Ricardo Campanilla no pudo soportar el peso de la conciencia y sufrió una
conmoción cerebral. No tuvo graves consecuencias, pero se le prohibió que
dibujara o se preocupara por cosas tan superfluas como sus pesadillas, que ya
eran un mal menor después de la crisis. En el hospital no recibió la visita de
sus familiares, los cuales no podían perdonarle su ultraje. Lo dieron de alta un
domingo por la mañana. En el trayecto a su casa pasó por una feria que estaba a
reventar de gente, era mediodía. Había un espectáculo de caricatos en el centro
de la plaza. Los payasos eran muy malos y, a pesar de que se esforzaban al
máximo, la gente sólo agitaba las manos sin decir nada. Ricardo se paró
enfrente de ellos y, al verlo, los cómicos se dieron cuenta de que era un buen
recurso para salir del mal momento por el que estaban pasando. “Usted es el
Augusto más original que hemos visto—dijeron al unísono, uno que iba disfrazado
de vagabundo, y el otro, un mimo clown que se suponía que no hablaba y asentía
con largos movimientos de cabeza—Mire nada más qué cejas, qué nariz, qué boca. Seguro
que el mismo Handbell se la envidiaría”. Ricardo ya no pudo resistir y,
dejándose llevar por un instinto natural reprimido por muchos años, comenzó a
interpretar el aria de la Flauta mágica de Mozart: La reina de la noche. El
efecto fue impresionante, la gente no dejaba de sacar dinero y seguir con ojos
saltones los movimientos que hacía Campanilla, parecía que oían la flauta del
músico de Hamelin, pues todos, como ratones, reían y tiraban el dinero por
causa de la dicha que experimentaban. De pie con la mirada fija en el cielo,
Ricardo Campanilla comenzó a entonar, cada vez más alto, su versión del aria.

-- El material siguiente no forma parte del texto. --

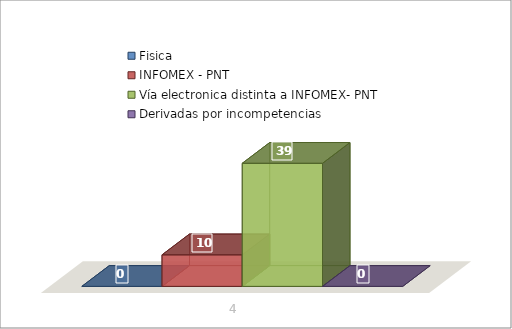
| Category | Fisica | INFOMEX - PNT | Vía electronica distinta a INFOMEX- PNT | Derivadas por incompetencias |
|---|---|---|---|---|
| 0 | 0 | 10 | 39 | 0 |
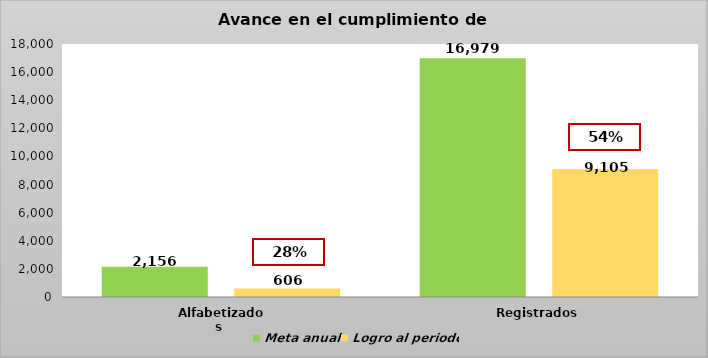
| Category | Meta anual | Logro al periodo |
|---|---|---|
| Alfabetizados  | 2156 | 606 |
| Registrados | 16979 | 9105 |
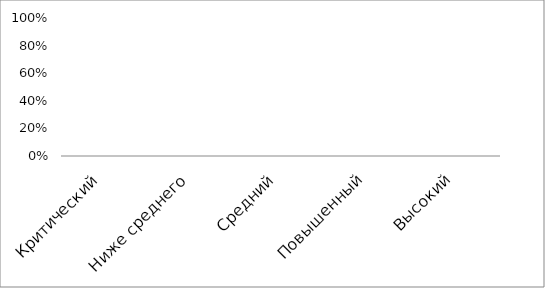
| Category | Series 0 |
|---|---|
| Критический | 0 |
| Ниже среднего | 0 |
| Средний | 0 |
| Повышенный | 0 |
| Высокий | 0 |
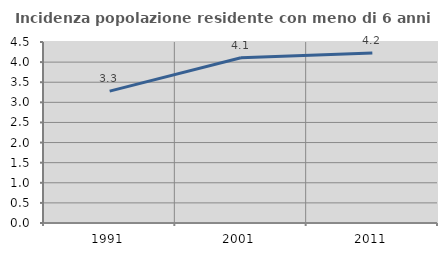
| Category | Incidenza popolazione residente con meno di 6 anni |
|---|---|
| 1991.0 | 3.279 |
| 2001.0 | 4.11 |
| 2011.0 | 4.225 |
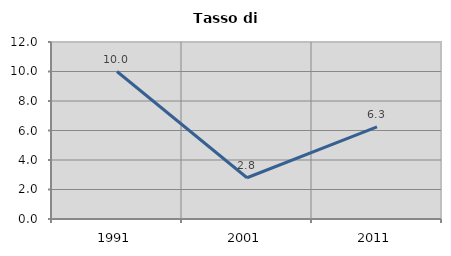
| Category | Tasso di disoccupazione   |
|---|---|
| 1991.0 | 10 |
| 2001.0 | 2.797 |
| 2011.0 | 6.25 |
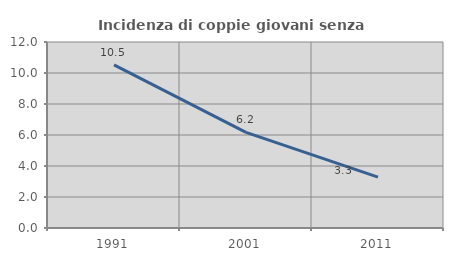
| Category | Incidenza di coppie giovani senza figli |
|---|---|
| 1991.0 | 10.523 |
| 2001.0 | 6.166 |
| 2011.0 | 3.283 |
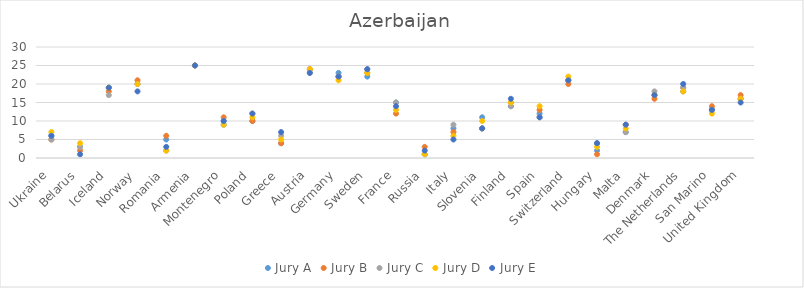
| Category | Jury A | Jury B | Jury C | Jury D | Jury E |
|---|---|---|---|---|---|
| Ukraine | 6 | 5 | 5 | 7 | 6 |
| Belarus | 3 | 2 | 3 | 4 | 1 |
| Iceland | 19 | 18 | 17 | 19 | 19 |
| Norway | 20 | 21 | 20 | 20 | 18 |
| Romania | 5 | 6 | 2 | 2 | 3 |
| Armenia | 25 | 25 | 25 | 25 | 25 |
| Montenegro | 9 | 11 | 10 | 9 | 10 |
| Poland | 10 | 10 | 12 | 11 | 12 |
| Greece | 4 | 4 | 6 | 5 | 7 |
| Austria | 24 | 24 | 23 | 24 | 23 |
| Germany | 23 | 22 | 22 | 21 | 22 |
| Sweden | 22 | 23 | 24 | 23 | 24 |
| France | 15 | 12 | 15 | 13 | 14 |
| Russia | 1 | 3 | 1 | 1 | 2 |
| Italy | 8 | 7 | 9 | 6 | 5 |
| Slovenia | 11 | 8 | 8 | 10 | 8 |
| Finland | 14 | 15 | 14 | 15 | 16 |
| Spain | 12 | 13 | 11 | 14 | 11 |
| Switzerland | 21 | 20 | 21 | 22 | 21 |
| Hungary | 2 | 1 | 4 | 3 | 4 |
| Malta | 7 | 9 | 7 | 8 | 9 |
| Denmark | 17 | 16 | 18 | 17 | 17 |
| The Netherlands | 18 | 19 | 19 | 18 | 20 |
| San Marino | 13 | 14 | 13 | 12 | 13 |
| United Kingdom | 16 | 17 | 16 | 16 | 15 |
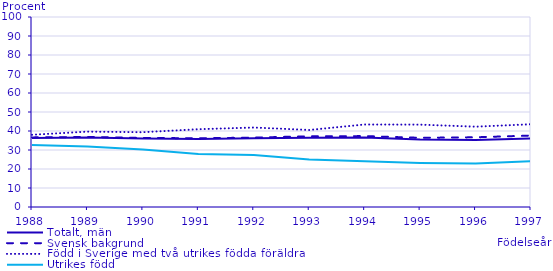
| Category | Totalt, män | Svensk bakgrund | Född i Sverige med två utrikes födda föräldrar | Utrikes född |
|---|---|---|---|---|
| 1988 | 36.375 | 36.636 | 38.01 | 32.692 |
| 1989 | 36.57 | 36.829 | 39.672 | 31.871 |
| 1990 | 36.041 | 36.381 | 39.362 | 30.252 |
| 1991 | 35.758 | 36.153 | 40.938 | 27.909 |
| 1992 | 36.167 | 36.533 | 41.826 | 27.432 |
| 1993 | 36.424 | 37.21 | 40.54 | 24.946 |
| 1994 | 36.537 | 37.317 | 43.421 | 24.13 |
| 1995 | 35.524 | 36.417 | 43.351 | 23.22 |
| 1996 | 35.245 | 36.683 | 42.276 | 22.893 |
| 1997 | 36.025 | 37.609 | 43.559 | 24.075 |
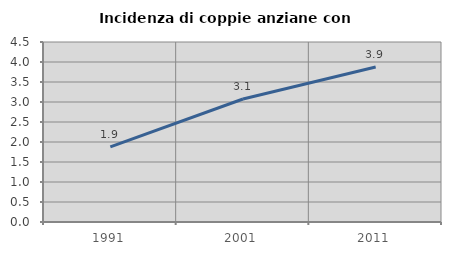
| Category | Incidenza di coppie anziane con figli |
|---|---|
| 1991.0 | 1.877 |
| 2001.0 | 3.076 |
| 2011.0 | 3.875 |
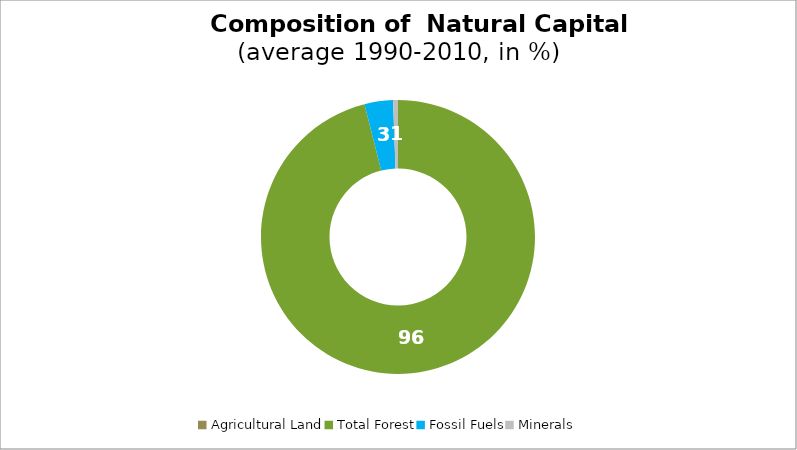
| Category | Series 0 |
|---|---|
| Agricultural Land | 0 |
| Total Forest | 96.064 |
| Fossil Fuels | 3.361 |
| Minerals | 0.576 |
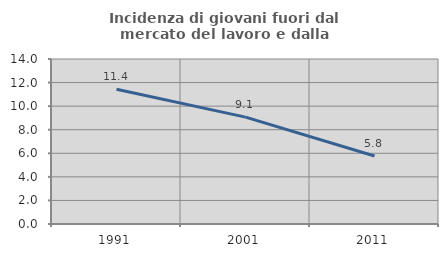
| Category | Incidenza di giovani fuori dal mercato del lavoro e dalla formazione  |
|---|---|
| 1991.0 | 11.433 |
| 2001.0 | 9.071 |
| 2011.0 | 5.774 |
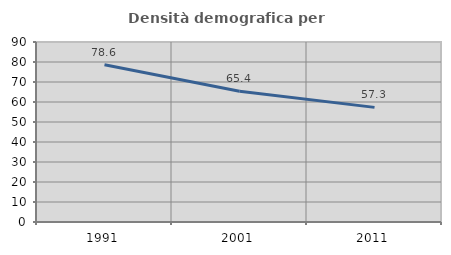
| Category | Densità demografica |
|---|---|
| 1991.0 | 78.623 |
| 2001.0 | 65.423 |
| 2011.0 | 57.317 |
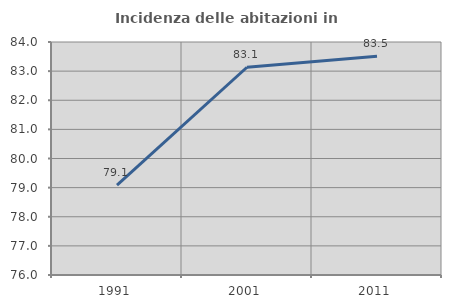
| Category | Incidenza delle abitazioni in proprietà  |
|---|---|
| 1991.0 | 79.085 |
| 2001.0 | 83.133 |
| 2011.0 | 83.513 |
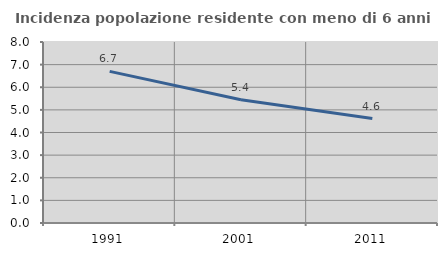
| Category | Incidenza popolazione residente con meno di 6 anni |
|---|---|
| 1991.0 | 6.702 |
| 2001.0 | 5.446 |
| 2011.0 | 4.615 |
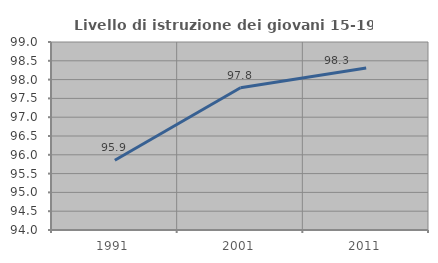
| Category | Livello di istruzione dei giovani 15-19 anni |
|---|---|
| 1991.0 | 95.855 |
| 2001.0 | 97.783 |
| 2011.0 | 98.309 |
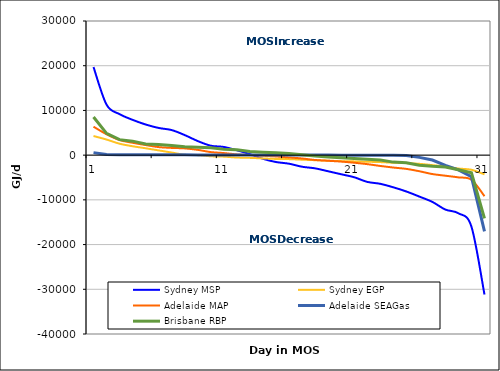
| Category | Sydney MSP | Sydney EGP | Adelaide MAP | Adelaide SEAGas | Brisbane RBP |
|---|---|---|---|---|---|
| 0 | 19702 | 4276.733 | 6361 | 564 | 8538 |
| 1 | 11293 | 3485.635 | 4669 | 136 | 4879 |
| 2 | 9174 | 2553.44 | 3372 | 96 | 3464 |
| 3 | 7892 | 1989.534 | 2766 | 85 | 3129 |
| 4 | 6853 | 1538.873 | 2254 | 78 | 2510 |
| 5 | 6079 | 1058.615 | 1799 | 69 | 2368 |
| 6 | 5607 | 584.171 | 1619 | 65 | 2175 |
| 7 | 4485 | 74.886 | 1511 | 62 | 1876 |
| 8 | 3147 | 2.75 | 1183 | 53 | 1775 |
| 9 | 2109 | -254.219 | 684 | 50 | 1645 |
| 10 | 1830 | -337.707 | 467 | 46 | 1343 |
| 11 | 1088 | -532.41 | 166 | 40 | 1218 |
| 12 | 233 | -610.146 | 9 | 35 | 826 |
| 13 | -824 | -731.325 | -140 | 25 | 660 |
| 14 | -1537 | -849.475 | -296 | 20 | 543 |
| 15 | -1913 | -890.821 | -514 | 18 | 370 |
| 16 | -2591 | -1017.322 | -745 | 11 | 114 |
| 17 | -2952 | -1130.255 | -1082 | 7 | -200 |
| 18 | -3605 | -1237.644 | -1259 | 4 | -415 |
| 19 | -4271 | -1338.282 | -1438 | 1 | -609 |
| 20 | -4941 | -1394.882 | -1694 | 0 | -748 |
| 21 | -5979 | -1480.805 | -2012 | -2 | -914 |
| 22 | -6410 | -1553.777 | -2418 | -6 | -1093 |
| 23 | -7190 | -1700.103 | -2773 | -8 | -1559 |
| 24 | -8125 | -1779.958 | -3073 | -81 | -1704 |
| 25 | -9267 | -1940.758 | -3599 | -497 | -2244 |
| 26 | -10455 | -2232.682 | -4230 | -1094 | -2509 |
| 27 | -12177 | -2560 | -4601 | -2271 | -2657 |
| 28 | -13000 | -2993.865 | -4973 | -3301 | -3274 |
| 29 | -16003 | -3269.197 | -5502 | -4843 | -3934 |
| 30 | -31169 | -4299.391 | -9182 | -17065 | -14142 |
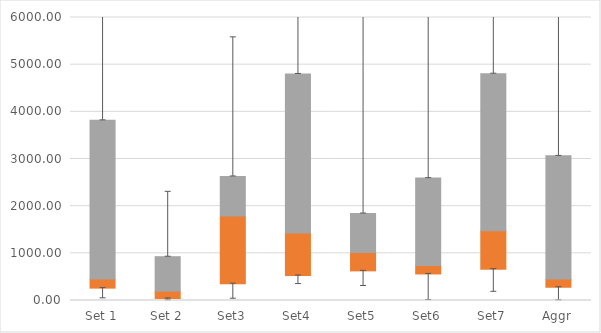
| Category | Q1 | Median-Q1 | Q3-Median |
|---|---|---|---|
| Set 1 | 262.42 | 191.104 | 3366.661 |
| Set 2 | 42.812 | 155.188 | 730.897 |
| Set3 | 356.171 | 1433.594 | 841.4 |
| Set4 | 528.19 | 901.787 | 3373.967 |
| Set5 | 628.073 | 388.045 | 828.908 |
| Set6 | 562.699 | 179.252 | 1852.605 |
| Set7 | 663.702 | 814.572 | 3330.894 |
| Aggr | 280.866 | 172.657 | 2613.06 |
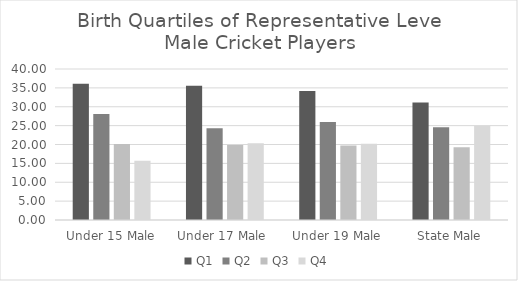
| Category | Q1 | Q2 | Q3 | Q4 |
|---|---|---|---|---|
| Under 15 Male | 36.095 | 28.107 | 20.118 | 15.68 |
| Under 17 Male  | 35.541 | 24.283 | 19.868 | 20.309 |
| Under 19 Male | 34.146 | 25.942 | 19.734 | 20.177 |
| State Male | 31.148 | 24.59 | 19.262 | 25 |
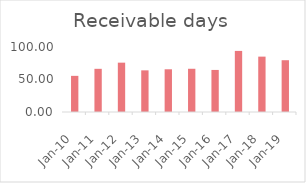
| Category | Receivable days (Lower is better) |
|---|---|
| 2010-03-31 | 55.602 |
| 2011-03-31 | 66.43 |
| 2012-03-31 | 75.909 |
| 2013-03-31 | 64.079 |
| 2014-03-31 | 65.72 |
| 2015-03-31 | 66.508 |
| 2016-03-31 | 64.71 |
| 2017-03-31 | 93.984 |
| 2018-03-31 | 85.191 |
| 2019-03-31 | 79.668 |
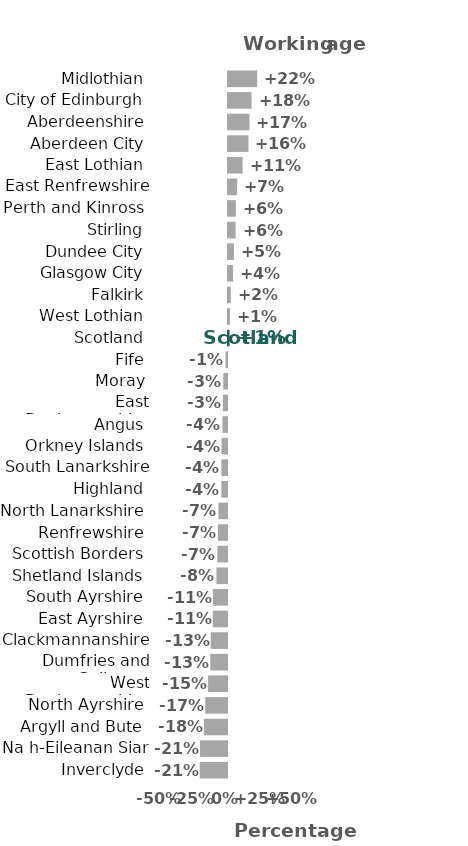
| Category | Series 0 |
|---|---|
| Inverclyde | -20.965 |
| Na h-Eileanan Siar | -20.744 |
| Argyll and Bute | -17.832 |
| North Ayrshire | -16.714 |
| West Dunbartonshire | -14.549 |
| Dumfries and Galloway | -12.91 |
| Clackmannanshire | -12.52 |
| East Ayrshire | -10.891 |
| South Ayrshire | -10.836 |
| Shetland Islands | -8.181 |
| Scottish Borders | -7.399 |
| Renfrewshire | -7.037 |
| North Lanarkshire | -6.579 |
| Highland | -4.357 |
| South Lanarkshire | -4.273 |
| Orkney Islands | -4.207 |
| Angus | -3.531 |
| East Dunbartonshire | -3.173 |
| Moray | -2.9 |
| Fife | -1.171 |
| Scotland | 1.224 |
| West Lothian | 1.473 |
| Falkirk | 2.171 |
| Glasgow City | 3.924 |
| Dundee City | 4.587 |
| Stirling | 5.866 |
| Perth and Kinross | 6.01 |
| East Renfrewshire | 7.08 |
| East Lothian | 11.207 |
| Aberdeen City | 15.732 |
| Aberdeenshire | 16.535 |
| City of Edinburgh | 18.148 |
| Midlothian | 22.442 |

La venganza de mi infierno bulle en el corazón, ah,ah,ah, vi muerte y dolor
a mi alrededor, se alzarán y arderán llamas incandescentes, ah,ah,ah. ¡Payaso!
¡Le darás muerte y por ti sufrirá! ah,ah,ah. El fracaso hoy terminará, ah,ah,ah
. Nunca serás mi hijo, te dirán. Ah,ah,ah. Por siempre odiado y repudiado
quedarás. Ah,ah,ah. Solo quedará por toda la eternidad. Ah,ah,ah. Los lazos se
romperán, los gritos de una madre te salvarán. Ah,ah,ah. Oh, dioses, la
venganza llegará.
La gente no entendía el alemán y sólo percibía los sentimientos del payaso que
con una extraordinaria voz cantaba como en el mismo Teatro de La Scala o El
Bolshoi. Campanilla tenía una montaña de dinero a sus pies y al verla comenzó a
llorar y entre más lloraba, más crecía el monte de billetes y monedas, parecía
que se le estaba construyendo un pedestal. La amargura lo hizo cantar con más
sentimiento y los brazos cruzados sobre el pecho le daban un aspecto cómico de
payaso desolado que mirando al cielo imploraba con voz de ave fénix que se le
devolviera la vida que había desperdiciado. Todos estaban dispuestos a ayudarle
a recuperarla con sus risas francas y lágrimas de satisfacción. Tenía a todas
las personas de la feria a su alrededor y cuando ejecutó el ultimo fragmento de
la composición, se puso de rodillas y derramó las últimas lágrimas que le
quedaban. Hubo un estruendo de aplausos y risas, hubo quien cayó fulminado por
el efecto de la comicidad. Ricardo quedó tieso en su posición de santo mártir y
se conservó el suceso en una fotografía, que hizo un periodista que se
encontraba allí por casualidad. Luego, se le dedicó a Ricardo Campanilla un
monumento con su nombre y la leyenda que decía:
“Al payaso Ricardo Campanilla que
logró matar de risa a un centenar de mudos”.